**Task objective**. In the records that follow, find the line containing "mezzo privato) |" and the line containing "276 | 1300 |", then transcribe both and every line between them exactly, omitting pictures.

Data extracted from a collection:
★ ★ ★ ★

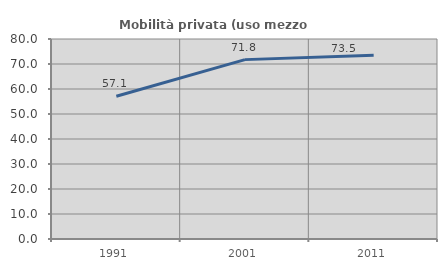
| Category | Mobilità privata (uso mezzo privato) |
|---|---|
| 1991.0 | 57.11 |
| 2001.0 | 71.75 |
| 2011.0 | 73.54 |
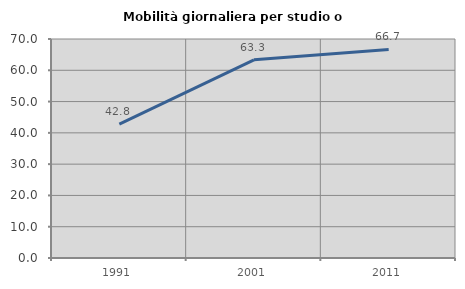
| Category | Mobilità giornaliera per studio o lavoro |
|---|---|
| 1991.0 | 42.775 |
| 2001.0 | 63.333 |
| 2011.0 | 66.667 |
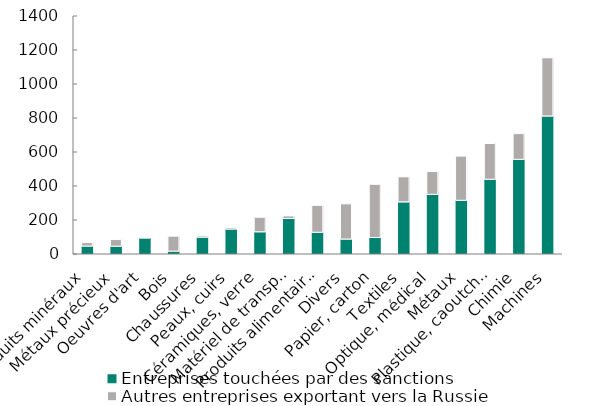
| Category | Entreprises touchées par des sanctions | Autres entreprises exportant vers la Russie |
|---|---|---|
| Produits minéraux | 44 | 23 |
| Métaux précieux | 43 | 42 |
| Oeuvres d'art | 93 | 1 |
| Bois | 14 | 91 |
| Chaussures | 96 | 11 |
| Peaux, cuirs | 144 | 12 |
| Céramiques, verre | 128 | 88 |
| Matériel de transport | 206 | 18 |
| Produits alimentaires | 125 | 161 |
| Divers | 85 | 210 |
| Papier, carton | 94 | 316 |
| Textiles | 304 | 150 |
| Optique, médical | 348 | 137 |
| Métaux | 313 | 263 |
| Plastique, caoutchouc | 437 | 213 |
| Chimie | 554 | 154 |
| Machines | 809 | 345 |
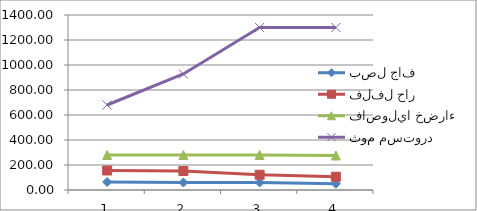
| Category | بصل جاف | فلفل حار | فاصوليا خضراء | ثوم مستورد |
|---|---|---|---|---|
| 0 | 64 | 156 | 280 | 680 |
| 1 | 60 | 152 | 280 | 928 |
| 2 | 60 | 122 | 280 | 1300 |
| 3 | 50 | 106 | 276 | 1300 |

★ ★ ★ ★

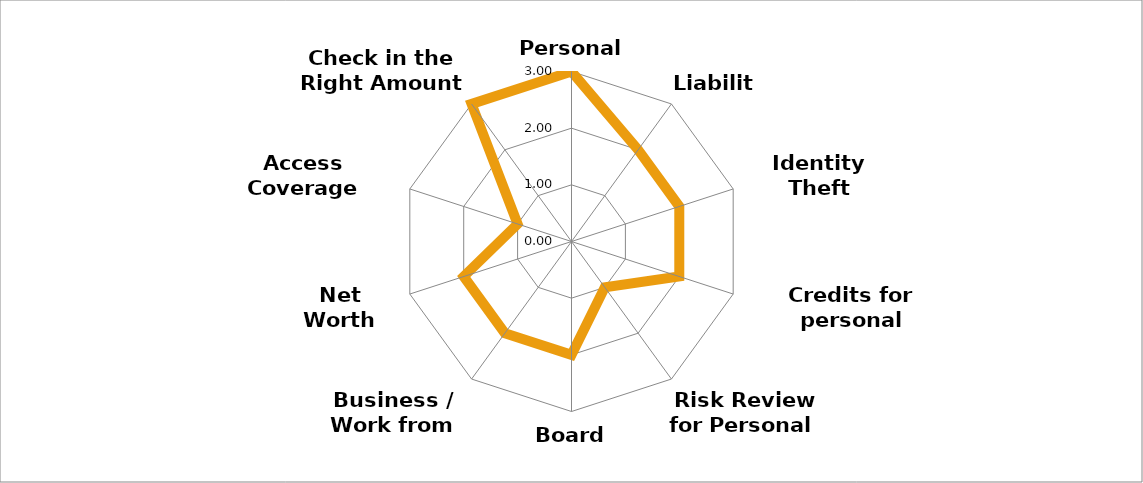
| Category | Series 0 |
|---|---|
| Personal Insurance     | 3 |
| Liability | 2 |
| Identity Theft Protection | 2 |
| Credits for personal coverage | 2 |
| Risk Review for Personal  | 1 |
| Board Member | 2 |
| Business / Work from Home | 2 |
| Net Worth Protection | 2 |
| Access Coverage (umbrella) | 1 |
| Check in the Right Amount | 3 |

★ ★ ★ ★

**Reply**.
| Category | Mobilità privata (uso mezzo privato) |
|---|---|
| 1991.0 | 57.11 |
| 2001.0 | 71.75 |
| 2011.0 | 73.54 |
| Category | Mobilità giornaliera per studio o lavoro |
|---|---|
| 1991.0 | 42.775 |
| 2001.0 | 63.333 |
| 2011.0 | 66.667 |
| Category | Entreprises touchées par des sanctions | Autres entreprises exportant vers la Russie |
|---|---|---|
| Produits minéraux | 44 | 23 |
| Métaux précieux | 43 | 42 |
| Oeuvres d'art | 93 | 1 |
| Bois | 14 | 91 |
| Chaussures | 96 | 11 |
| Peaux, cuirs | 144 | 12 |
| Céramiques, verre | 128 | 88 |
| Matériel de transport | 206 | 18 |
| Produits alimentaires | 125 | 161 |
| Divers | 85 | 210 |
| Papier, carton | 94 | 316 |
| Textiles | 304 | 150 |
| Optique, médical | 348 | 137 |
| Métaux | 313 | 263 |
| Plastique, caoutchouc | 437 | 213 |
| Chimie | 554 | 154 |
| Machines | 809 | 345 |
| Category | بصل جاف | فلفل حار | فاصوليا خضراء | ثوم مستورد |
|---|---|---|---|---|
| 0 | 64 | 156 | 280 | 680 |
| 1 | 60 | 152 | 280 | 928 |
| 2 | 60 | 122 | 280 | 1300 |
| 3 | 50 | 106 | 276 | 1300 |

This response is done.